Saturday, October 30, 2021

Sylvan – Tinderbox have left the building with their new site-specific outdoor show (Belfast and Coleraine until 5 November) #offthegrid

When the team at Tinderbox Theatre Company put their minds to a concept, they deliver with gusto. And so it is with Sylvan, a deliberately sustainable, aptly outdoor and haunting piece of theatre being performed as part of their Off The Grid season.

In a world where natural photosynthesis has been replaced with oxygen generating machines, timber has been removed. So when Rosie from the adoption agency discovers that Paul and Deirdre have an illicit forest hiding in their house, she bends the rules and negotiates regular access to the verdure. But the young family’s nightmare is only beginning.

Staged at night in a forested area of Victoria Park, the audience at first sit on wooden seats in a natural clearing before shifting into the forest alongside the actors. The reclaimed set is simple, list mostly by torches and wireless lights (more usually seen in conference venues) scattered throughout the undergrowth. Sound effects amplify the sense that not all is well in this home.

Maria Connolly is a master of the scowl, at first officious, later crazed. She plays one hopeful parent off against the other as Rosie barters and inveigles her way into the lush recesses of their home in order to be at one with nature and close to someone from her past. Meanwhile Ruby Campbell and Seamus O’Hara portray Deirdre and Paul as a couple who make disagreeing look like a well-executed dance, finishing each other’s sentences, contradicting each other, and ultimately getting both their ways. None of the hardy cast is phased by the weather, and they all throw themselves about the set as if playing on a beach.

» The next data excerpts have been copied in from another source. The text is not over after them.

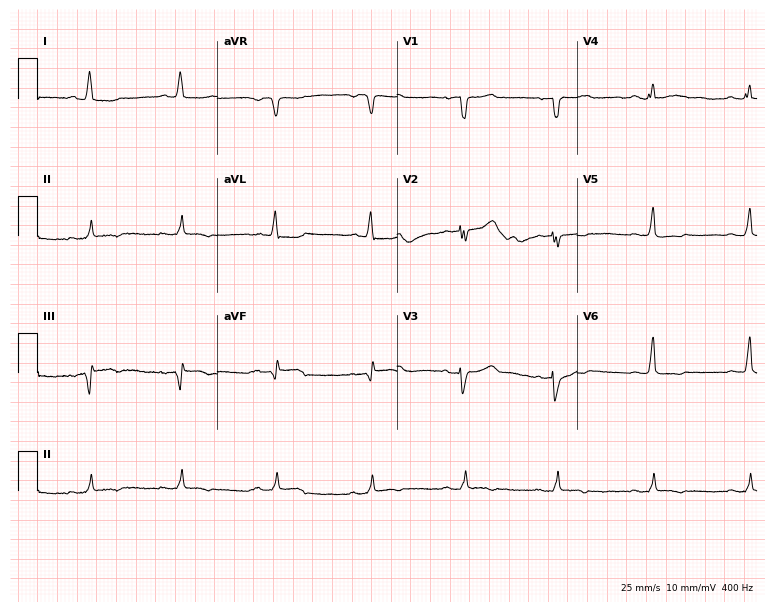
12-lead ECG (7.3-second recording at 400 Hz) from a 78-year-old woman. Screened for six findings — first-degree AV block, right bundle branch block, left bundle branch block, sinus bradycardia, atrial fibrillation, sinus tachycardia — none is recorded. Findings outside these six are not listed.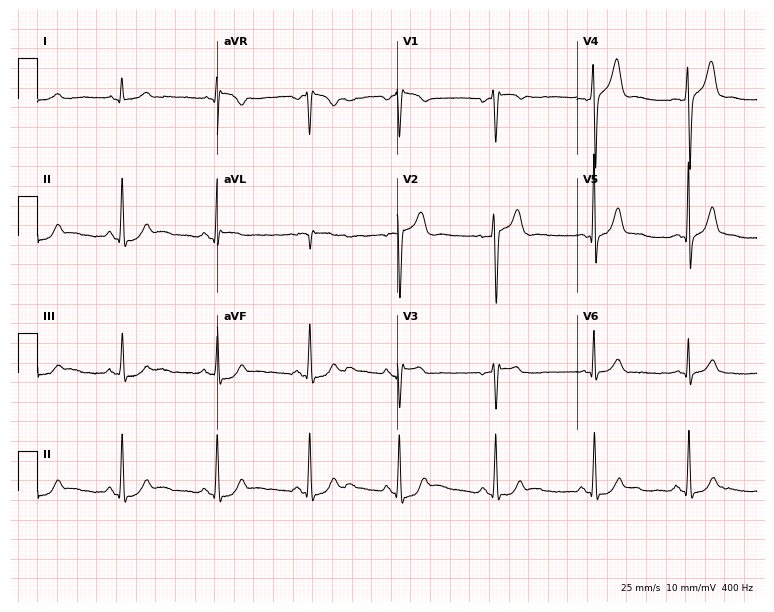
ECG (7.3-second recording at 400 Hz) — a 52-year-old male. Labelled as a normal ECG.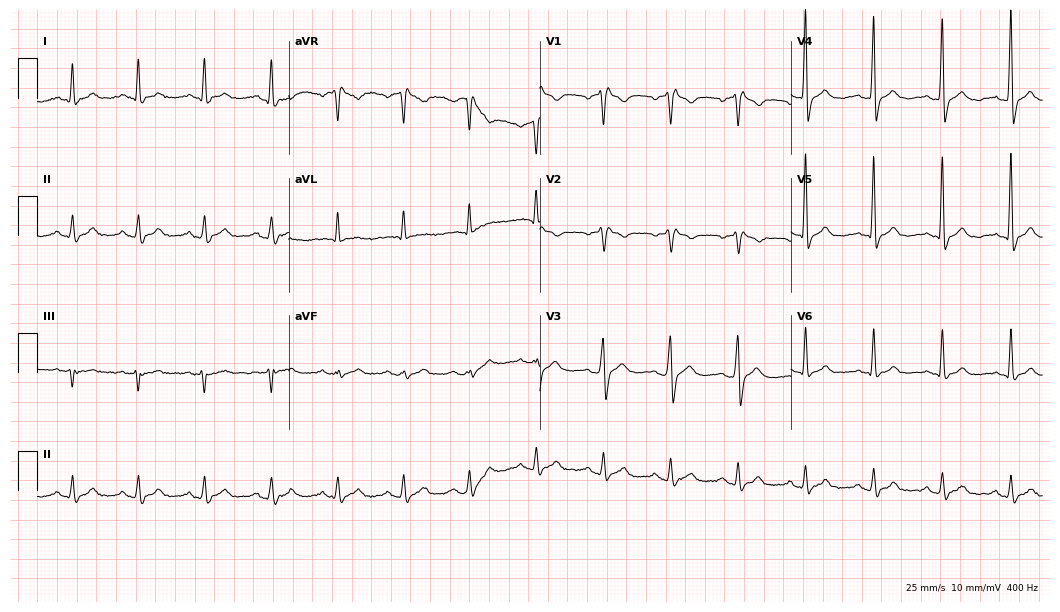
Standard 12-lead ECG recorded from a male patient, 43 years old. None of these six findings is recorded: first-degree AV block, right bundle branch block (RBBB), left bundle branch block (LBBB), sinus bradycardia, atrial fibrillation (AF), sinus tachycardia. Only these six findings were labelled.

Deception builds, trust is tested, and longing overrides common sense and love. (And behind the scenes, the props are strewn around the forest floor in a way that must cause the stage manager to perpetually have kittens thinking about the dirt on the Enda Kenny’s multi-faceted costumes.)

Over 30-40 minutes, the initial unpacking of the world in which the characters live is fabulous theatre. The snappy dialogue, stereo effects, symbolism and props are all enthralling. Director Patrick J O’Reilly’s choreography creates some beautiful chains of movement, whether as an ensemble illuminated by the strobing lights, or as individuals exposing a character’s demons. A lot of fine detail is portrayed in spite of the harsh climatic conditions.

Unfortunately, Jonathan M. Daley’s script loses the plot about halfway through. The play trudges through a forest of ideas and endings that sprout up like poison ivy (a little like his earlier Assembly Required) and this all goes to stretch the piece out to 90 minutes when 60 or 70 would have sufficed. Are we witnessing Deirdre’s post-adoption depression, Paul’s verdant spirit, or Rosie’s insanity, or all three? There’s a definite whiff of horror about the staging and some of the themes: but it doesn’t quite commit to the genre. The eventual enigmatic conclusion – at least in the way it is staged in this production – denies the audience of any chance to applaud or receive a sense of closure to the novel production: there’s shock on some faces as we reach the car park and our escorts explain that the show is over. A simple and swift blackout much earlier in the script could still have left the audience thinking yet overall less confused.

That said, Sylvan makes the complex job of running theatre outdoors, at night, with light and sound but no sense of infrastructure look very easy. Tinderbox have created a theatre space in parkland woods. And they’ll be recreating the magic in a number of venues throughout the run. It’s very innovative and a huge investment in new sustainable techniques.

Sylvan continues its sold out run in Belfast’s Victoria Park until Sunday 1 November, before resetting its imaginative world in the Ulster University campus at Coleraine on Thursday 4 and Friday 5 November. Do wear shoes suitable for tramping around a forest, and bring a hat and waterproof coat in case the weather turns.